One thing that stood out to me in this paper was his stance on computational-level vs. algorithmic-level models of syntactic acquisition. Right up front, he establishes his view that algorithmic-level models are the ones with the greatest contribution (and this line of discussion seems to continue in section 4, where he seems dismissive of some existing computational-level models). I do have great sympathy for wanting to create algorithmic-level models, but I still believe computational-level models have something to offer. The basic idea for me is this: if you have an ideal learner that can't learn the required knowledge from the available data, this seems like a great starting point for a poverty of the stimulus claim. (It may turn out that some algorithmic-level model doesn't have the same issue, but then you know the "magic" that happens is in the specific process that algorithmic-level model uses. And maybe that "magic" corresponds to some prior knowledge or innate bias in the learning procedure, etc. At any rate, the ideal learner model has contributed something.)
I also found Yang's discussion of the PAC learnability framework enlightening in section 3. A couple of comments stood out to me:
- p.6: The comment about how to turn infinite grammars finite, by ignoring sufficiently long sentences (that, for example, contain lots of recursion). Yang notes that few language scientists would find the notion of a finite grammar appealing. On the other hand, I feel like we could have some sympathy for people who believe that sentences of infinite length are not really part of the language. Yes, they're part of the language by definition (of what recursion is, for example), but they seem not to be part of the language if we define language as something like "the strings that people could utter in order to communicate". I think Yang's larger point remains that the set of strings in a grammar of any language is infinite in size, though.

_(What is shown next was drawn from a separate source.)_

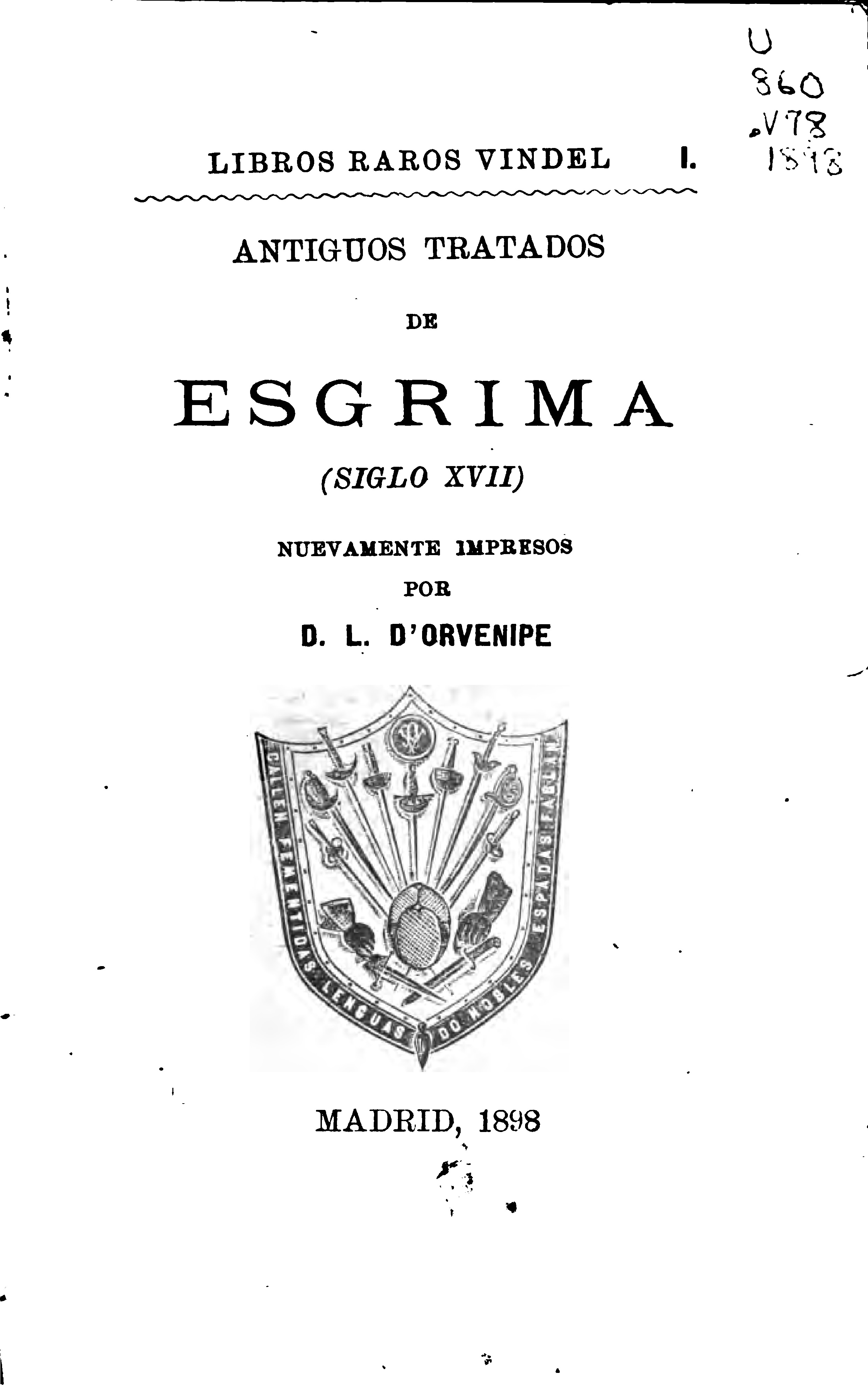 Pacheco de Narvaez, Luis Antiguos tratados de esgrima (siglo XVII); Cala, Cristobal de. Antiguos tratados de esgrima (siglo XVII)

- In that same paragraph, Yang seems dismissive of the hypothesis space of probabilistic context-free grammars (PCFGs) being realistic in current model implementations, specifically because the "prior probabilities of these grammars must be assumed". While it may be the case that some models take this approach, I don't think it's necessarily true. If you already have a PCFG, couldn't the prior for the grammar be derived by the some combination of the rules' probabilities? (I feel like Hsu & Chater (2010) do something like this with their MDL framework, where the prior is the encoding of the grammar.)